I have to keep asking, ‘how do you feel about becoming a mother?’ |
“It gets to me sometimes,” McCoy said. “Some women think that having the baby would make their boyfriends stay with them, even though they really don’t want to have a child right now. Their need for someone else’s approval takes over everything else. It comes from an empty space that needs to be filled; until you look in the mirror and like the person you see in it, you’re always going to be seeking approval from someone else. They’ve got to learn to stand up for what’s right for them, and sometimes that means simply saying ‘no’.”

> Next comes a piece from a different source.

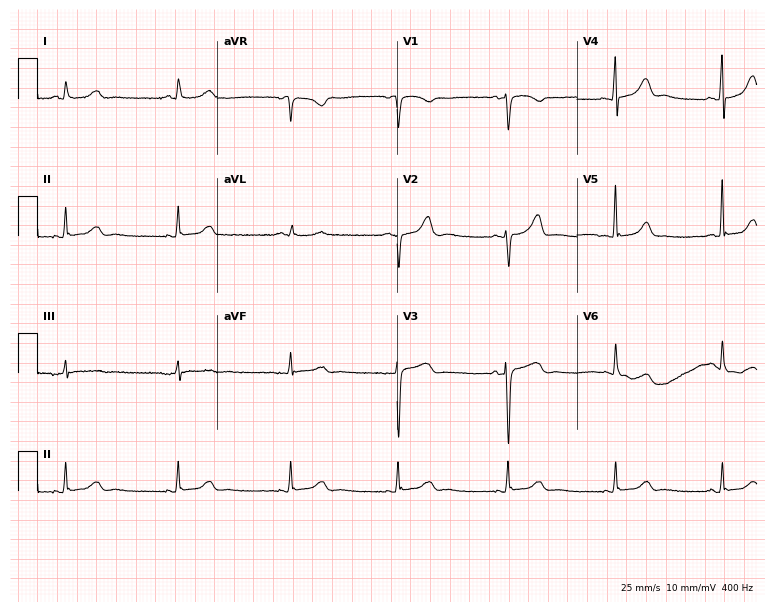
Resting 12-lead electrocardiogram (7.3-second recording at 400 Hz). Patient: a 71-year-old female. Read as a normal ECG.
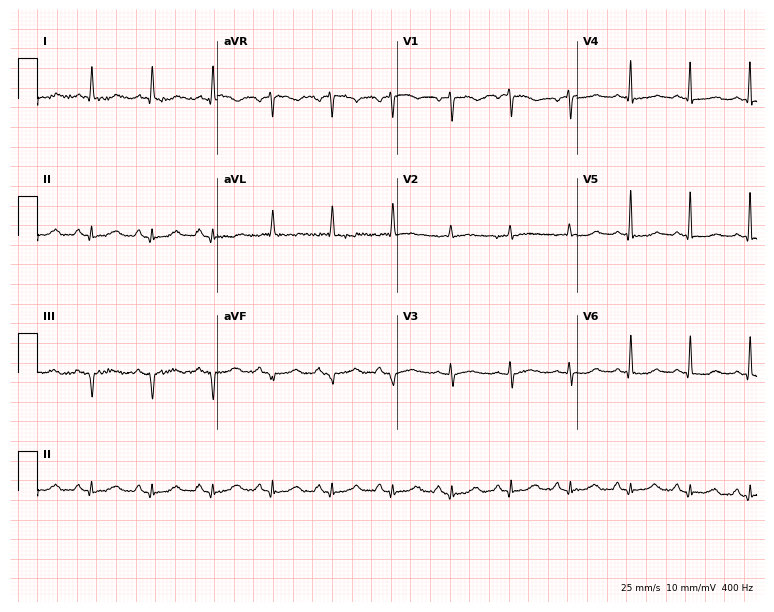
12-lead ECG (7.3-second recording at 400 Hz) from a 63-year-old woman. Screened for six findings — first-degree AV block, right bundle branch block, left bundle branch block, sinus bradycardia, atrial fibrillation, sinus tachycardia — none is recorded. Only these six findings were labelled.

She sees this lack of self-esteem among her daughter’s friends, as well. “The message they get from music videos and TV is it’s okay to run around naked and have sex with multiple partners, that this is the way to get attention, to get love.” McCoy cited one young woman who got her tongue pierced. “I asked her why, and she said she did it because men liked that when women gave them oral sex. Now, I could see it if she said she liked the way it looked or the way it felt,” McCoy continued, “but this was to please a man, not herself!”
“Sex is sometimes not really consensual, with girls just going along with it because their boyfriends want it. This is really just another form of abuse,” she said. “Adult women find themselves in this situation so how could teens be different?”
McCoy said her experience at the clinic as well as with her daughter’s friends shows “there’s a great need for programs in schools and other places where teens can come and talk about these things. When you give them a chance to say what’s on their minds, they really open up, and in a group, they encourage each other to talk. They can see that what they’re thinking and going through is similar to what’s happening to others.”
Until that time comes, Sophia McCoy will be on the frontlines, offering her experience, wisdom and reality-based information to help women make informed decisions that are truly right for them.
Mary Lou Greenberg is an activist in New York City who writes for Revolution Newspaper.